Would you prefer to have your own bed, and bedroom, or have to "hotbed"
in a public dormitory? Why should our levels of expectation for
transport be any different?

>> So you'd support giving all options a level playing field? Which taxes
>> would you increase to make up the 10% loss from motor taxation? Who
>> would pay for the free city centre car parking facilities required?
>> Would you welcome your council offering free driving training and free
>> driving tests to all school children? Should we have train-free and
>> bike-free days? Should we have car-only lanes on main routes into, and
>> around, our towns and cities?

>
> The bike training will only serve to improve driving standards (If
> done well).


Driver training would do that.

> Car-free days are an attempt to get people thinking about
> more than one solution to the problem,


Not at all. They are a cynical attempt to "dis" the car.

> and what's left of British Rail
> and the Underground demonstrate the reality of train-free days on a
> regular basis.


:)

> We have (effectively) car-only lanes already. They're
> next to the bus-only ones.


What is there to stop buses and bikes from using them.

> I have no idea where you are getting the
> free parking facilities from, trains don't need them, and proper bike
> ones are extremely rare. As previously mentioned,


Trains, buses, and bicycles have lavish facilities laid-on for them in
every town centre, with no specific charge for the users.

> the 10% is a red
> herring.


The 10% is a reality. Close to £50 billion is raised through taxes
resulting directly, and purely, from the act of "motoring". Check the
annual revenue total - you'll see where the 10% figure comes from.

>> It is an ideal which I believe is theoretically achievable - though
>> unlikely to ever happen.
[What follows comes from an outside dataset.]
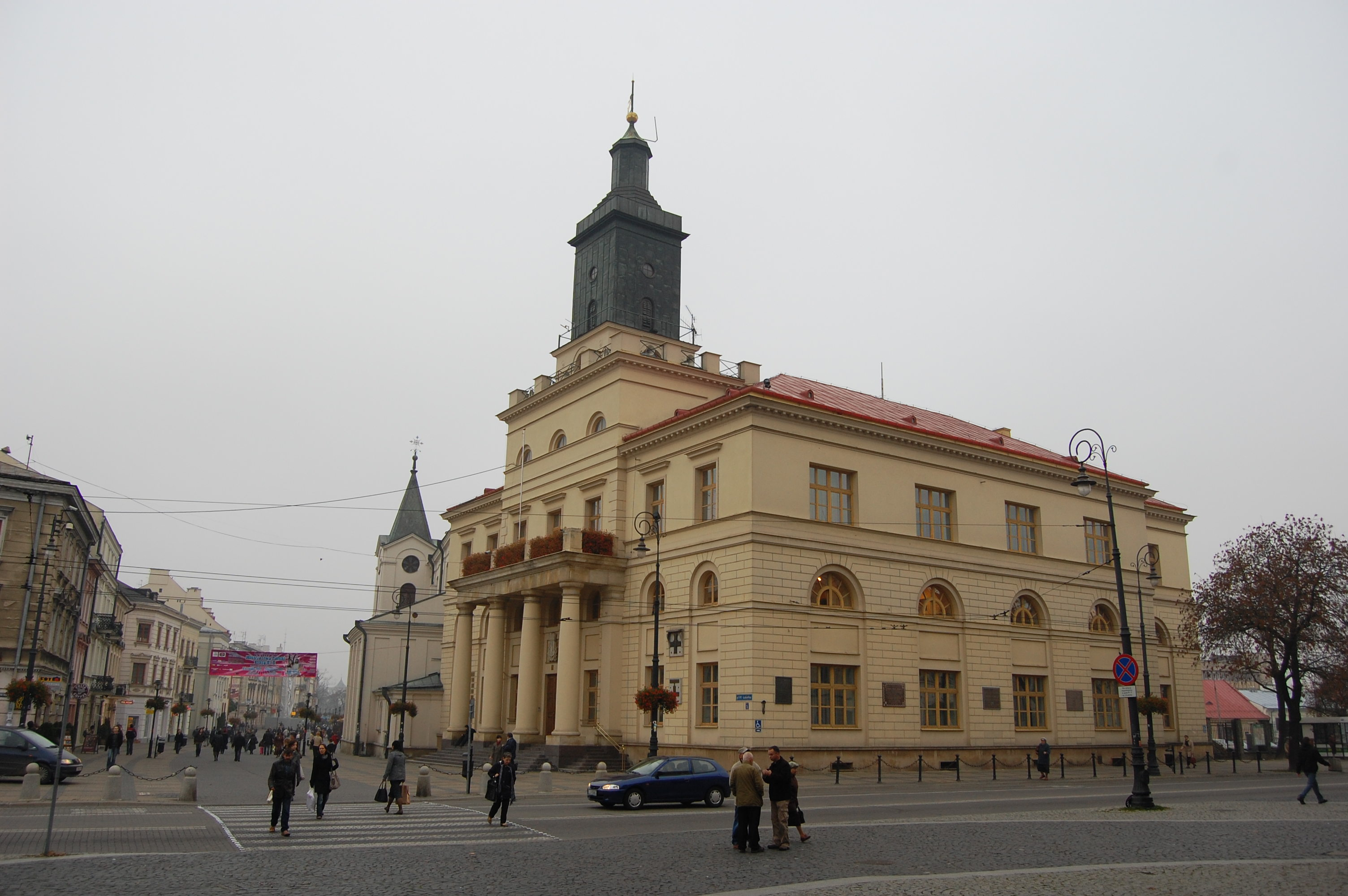 Krakowskie Przedmieście w Lublinie - Nowy Ratusz.

Spin, junk science, and misinformation, not to
>> mention prejudice and even bigotry, has pervaded the whole transport
>> debate, helped on its way by political "icing on the cake" of also
>> providing a bottomless-pit-source of tax revenue, and scapegoat all
>> rolled into one. Thus, despite the lack of any evidence to support the
>> assertions behind it, it has become "fact" - and so is now "set in
>> stone" and largely beyond question.

>
> I'm not sure where the science comes into it.
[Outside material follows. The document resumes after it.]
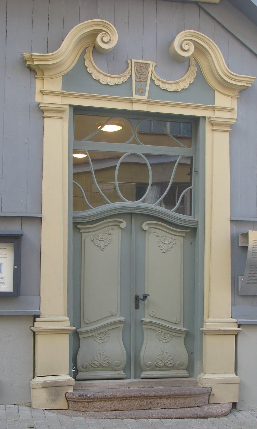 Elamu Tartus Lutsu 2, 18.saj.

Apart from from the "climate change" industry?

> From a purely empirical
> point of view, private cars are demonstrably inefficient.


Given our preference for them then, the objective should be to make them
more efficient.

> See the
> comparisons of time spent working to pay for vs. time spent using.


Obviously considerd to be worth making huge sacrifices for.

> Your last sentence appears to aptly describe your attitude to new
> ideas as accurately as it describes opposition to them.


Ha ha. I am challenging ideas set in stone, by attempting (poorly it
would seem :-( ) to expose the myths and prejudices that much of the
anti-car lobby propaganda relies upon.

> One of the problems with transport is that people often blindly grab
> the first option without thinking it through.


Human nature - would you have it changed?

> Hence the chap
> complaining in the local press about how long it took him to drive the
> 1/4 mile to the newsagents to pick up his paper.


His choice. Should he be expected to tolerate congestion without
comment? I moan if I have to wait in a queue at the supermarket check-out.

> Offer the choice,


Without the playing-field tilted markedly against private motoring???

> but
> make it a fair choice and explain all the options.


Another point on which we agree - we're doing well today :) I'd add,
"and don't subsidise or promote any of the choices".

> Your choice of
> transport should be influenced by the journey you intend to make, not
> by the ton and a half of steel that's parked in the driveway.


No. You should be free to, and encouraged to, choose your transport
mode, based on your own criteria, and on a level field, with no mode
subsidised or politically favoured or promoted over any of the others.